Workeneh Biruh, Shypailo Roman, DeCastro Iris, Shah Maulin, Guffey Danielle, Minard Charles G, Mitch William E
Division of Nephrology, Baylor College of Medicine, Houston, Tex., USA.
Nephron. 2015;131(1):73-7. doi: 10.1159/000439201. Epub 2015 Aug 29.
The aim of this study is to analyze the body composition of patients receiving emergent dialysis and compare their body cell mass (BCM) and fat-free mass (FFM) with those of normal subjects. The care of patients receiving sporadic, emergent dialysis treatment is a growing public health concern and the magnitude of muscle wasting that occurs in this population is not known.
We used a cross-sectional design with matching to determine differences in total body potassium--an indicator of both BCM and FFM--between emergent dialysis patients and healthy normal subjects. We studied 22 subjects using a 40K counter that measures BCM and FFM and compared them to controls after matching with sex, height and weight.
In the matched comparison, BCM and FFM were significantly lower in subjects with end-stage renal disease (ESRD). Unadjusted BCM was 4.7 kg lower and FFM was 8.8 kg lower for those with ESRD compared to those without ESRD (p < 0.001, p < 0.001, respectively). Comparison with unmatched controls who underwent 40K analysis also revealed significantly lower BCM (4.1 kg) and FFM (7.7 kg) in the ESRD subjects (p = 0.004). After adjusting for age, height, weight and gender, BCM and FFM were lower by 4.2 and 7.8 kg, respectively (p < 0.001). Repeated observations were available for a subset of ESRD subjects, and the rate of FFM loss over time was significant, with the ESRD subjects demonstrating 2.2 kg per year decline (p = 0.01).

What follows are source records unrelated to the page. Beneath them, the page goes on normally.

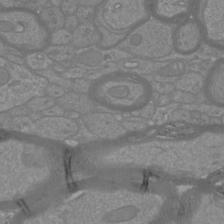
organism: Mouse
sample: Cortical neurons
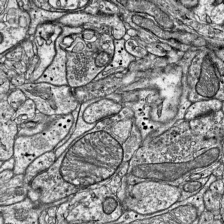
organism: Mouse
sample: Visual Cortex
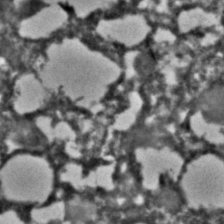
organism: C. elegans
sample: C. elegans embryo
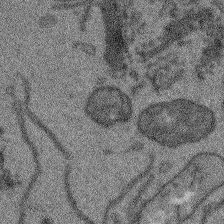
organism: Arabidopsis thaliana
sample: Root tip
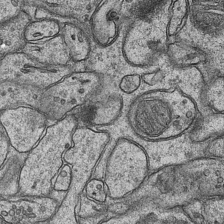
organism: Mouse
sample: CA1 Hippocampus
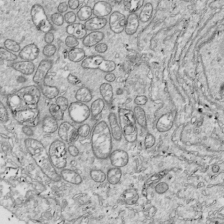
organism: Drosophila
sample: Cell division; meiosis; drosophila spermatocytes
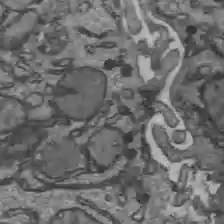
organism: C57BL Mouse
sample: Liver
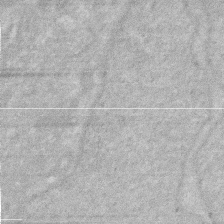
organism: Human
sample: HIV infected U937 cells
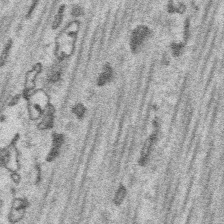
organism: Platynereis dumerilii
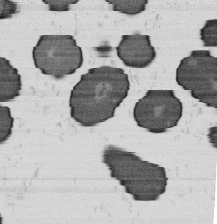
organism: B. subtilis
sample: Bacterial spore
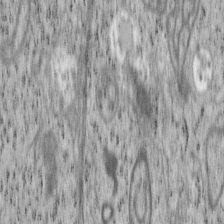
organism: Human
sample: HeLa cells
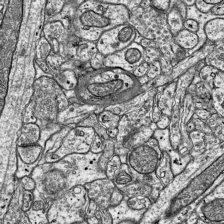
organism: Mouse
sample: Visual Cortex
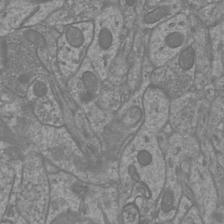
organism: Mouse
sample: Cortical neurons
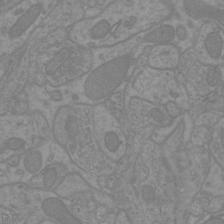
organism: Mouse
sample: Cortical neurons
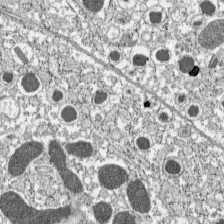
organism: C57BL Mouse
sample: Pancreatic islet
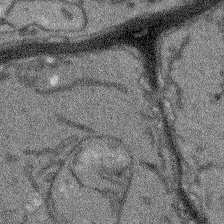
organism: Arabidopsis thaliana
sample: Root tip
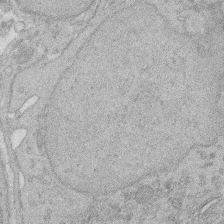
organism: Rat
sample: Salivary granule
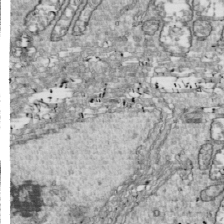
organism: Drosophila
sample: Cell division; meiosis; drosophila spermatocytes
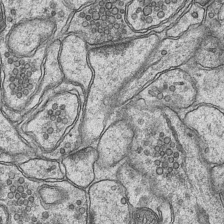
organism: Mouse
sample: CA1 Hippocampus
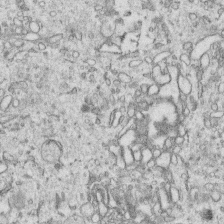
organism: Human
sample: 1205lu cells
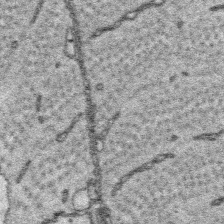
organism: Platynereis dumerilii
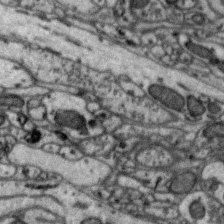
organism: Zebra finch
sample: Brain
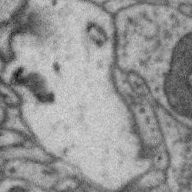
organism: Zebra finch
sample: Brain
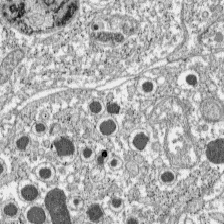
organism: C57BL Mouse
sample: Pancreatic islet
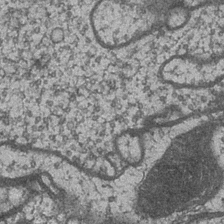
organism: Drosophila
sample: Optic medulla
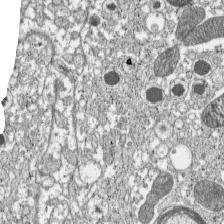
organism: C57BL Mouse
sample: Pancreatic islet
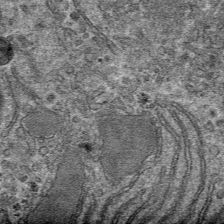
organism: Mouse
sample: Mouse hepatocytes
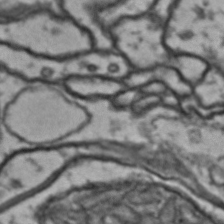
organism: Drosophila
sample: Brain
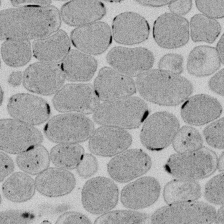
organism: E. coli
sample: Bacterial nucleoid
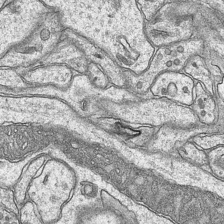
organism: Mouse
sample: CA1 Hippocampus
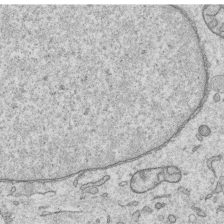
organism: Human
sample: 1205lu cells
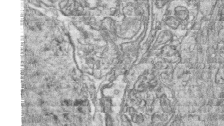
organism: Zebrafish
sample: synaptic ribbons in rod cells and cone cells
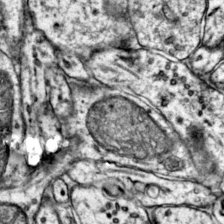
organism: Mouse
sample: Primary visual cortex
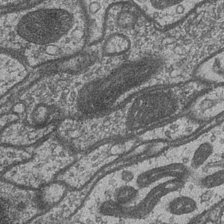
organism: Drosophila
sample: Optic medulla
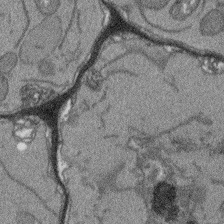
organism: Arabidopsis thaliana
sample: Root tip
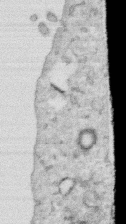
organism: Human
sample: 1205lu cells
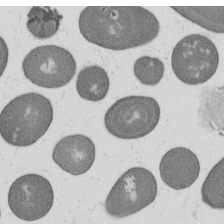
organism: B. subtilis
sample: Bacterial spore
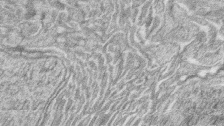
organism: Zebrafish
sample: synaptic ribbons in rod cells and cone cells
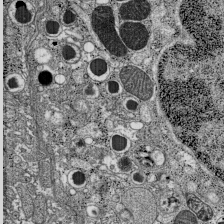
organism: C57BL Mouse
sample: Pancreatic islet
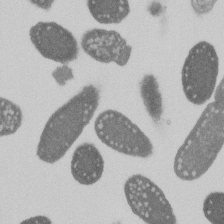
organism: E. coli
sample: Bacterial nucleoid
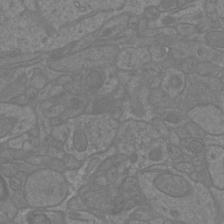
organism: Mouse
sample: Cortical neurons

We conclude that among other consequences, muscle wasting indicated by decline in BCM and FFM is a significant concern in the growing emergent dialysis population.
本研究旨在分析接受紧急透析患者的身体成分,并将其身体细胞质量(BCM)和去脂体重(FFM)与正常受试者进行比较。接受间歇性紧急透析治疗患者的护理是一个日益受到关注的公共卫生问题,而该人群中发生的肌肉消耗程度尚不清楚。
我们采用匹配的横断面设计,以确定紧急透析患者与健康正常受试者之间总体钾(BCM和FFM的指标)的差异。我们使用40K计数器研究了22名受试者,该计数器可测量BCM和FFM,并在按性别、身高和体重匹配后将他们与对照组进行比较。
在匹配比较中,终末期肾病(ESRD)患者的BCM和FFM显著较低。与无ESRD的患者相比,ESRD患者未经调整的BCM低4.7 kg,FFM低8.8 kg(分别为p < 0.001,p < 0.001)。与接受40K分析的未匹配对照组相比,ESRD受试者的BCM(4.1 kg)和FFM(7.7 kg)也显著较低(p = 0.004)。在调整年龄、身高、体重和性别后,BCM和FFM分别降低了4.2 kg和7.8 kg(p < 0.001)。对一部分ESRD受试者进行了重复观察,FFM随时间的损失率显著,ESRD受试者每年下降2.2 kg(p = 0.01)。
我们得出结论,在其他后果中,BCM和FFM下降所表明的肌肉消耗是日益增加的紧急透析人群中的一个重大问题。